Sorry about the crude drawing but here's the question. If you have a ball in a hollow pipe, which is being rotated around one of it's ends. Why does the ball leave the pipe?

I would think that the force the pipe applied to the point of contact would be in the tangent to the circle i.e. not in the direction of the length of pipe. The only other reason I can think of would be conservation of angular momentum, before the rotation the ball has an angular momentum of zero. So during the rotation the ball will increase it's radius to infinity in attempt to bring it's angular moment back to zero.

Am I anywhere close to the right answer?

image

 

[WannabeNewton]

To make the system simpler, let's say that the rod is rotating about one end (the fixed left end in your picture) with constant angular velocity $\omega$, that the unit mass particle fits exactly inside, and that it can slide freely without friction as in problem 2.33 from Kleppner's mechanics text. Fixing our origin to that end, the tangential part of Newton's 2nd law in polar coordinates then becomes $2\dot{r}\omega = N$ where $N$ is the normal (constraint) force on the particle from the rod. Now, at time $t_{0}$ we have $\dot{r}(t_{0}) = \frac{1}{2}\frac{N(t_{0})}{\omega}$ and at the very next instant $t_{0} + \Delta t$ we have $\dot{r}(t_{0} + \Delta t) = \frac{1}{2}\frac{N(t_{0} + \Delta t)}{\omega}$ so $\frac{\Delta\dot{r}}{\Delta t} = \frac{1}{2}\frac{\Delta N}{\omega \Delta t} = \frac{1}{2}\frac{\Delta N}{\Delta\theta}$ thus $\ddot{r} = \frac{1}{2}\frac{\mathrm{d} N}{\mathrm{d} \theta}$ (hopefully I didn't mess up any signs lol). So it would seem that for this simplified system, the rate of change of the normal force on the particle with respect to the polar angle (i.e. the changing direction of the normal force as the rod rotates about the fixed end) causes the particle to have radial motion.

EDIT: btw if you wanted to know the radial motion itself for the above simplified system, you could solve $a_{r} = \ddot{r} - r\omega^{2} = 0$ yielding the solution $r(t) = Ae^{\omega t} + Be^{-\omega t}$

 

[AlephZero]

I would think that the force the pipe applied to the point of contact would be in the tangent to the circle i.e. not in the direction of the length of pipe.

Correct. If the ball stayed inside the pipe, it would be accelerating towards the axis of rotation. But there is no way to apply a force to the ball to make that happen, so it doesn't happen.

The only other reason I can think of would be conservation of angular momentum, before the rotation the ball has an angular momentum of zero. So during the rotation the ball will increase it's radius to infinity in attempt to bring it's angular moment back to zero.

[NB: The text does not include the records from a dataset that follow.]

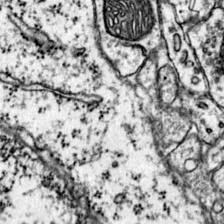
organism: Mouse
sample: Primary visual cortex
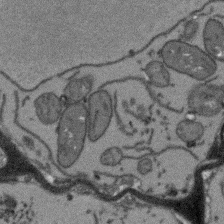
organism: Arabidopsis thaliana
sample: Root tip
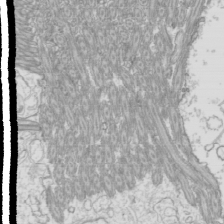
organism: Mouse
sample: Cilia; mouse epididymis
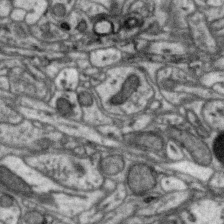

I don't like that argument for several reasons.
1. You need to say what point you are measuring angular momentum about. Let's assume you meant about the axis of rotation.
2. While the ball is in the pipe, there is a force acting on it (normal to the wall of the pipe) which has a moment about the axis. Therefore the angular momentum of the ball about the axis is increasing.
3. After the ball leave the pipe its angular momentum about the axis remains constant. It is moving at constant speed along a straight line that does not pass through the axis. It has constant linear momentum, and the moment of the linear momentum about the axis (= the angular momentum) is also constant.

 

[noagname]

Thanks guys! It makes sense now.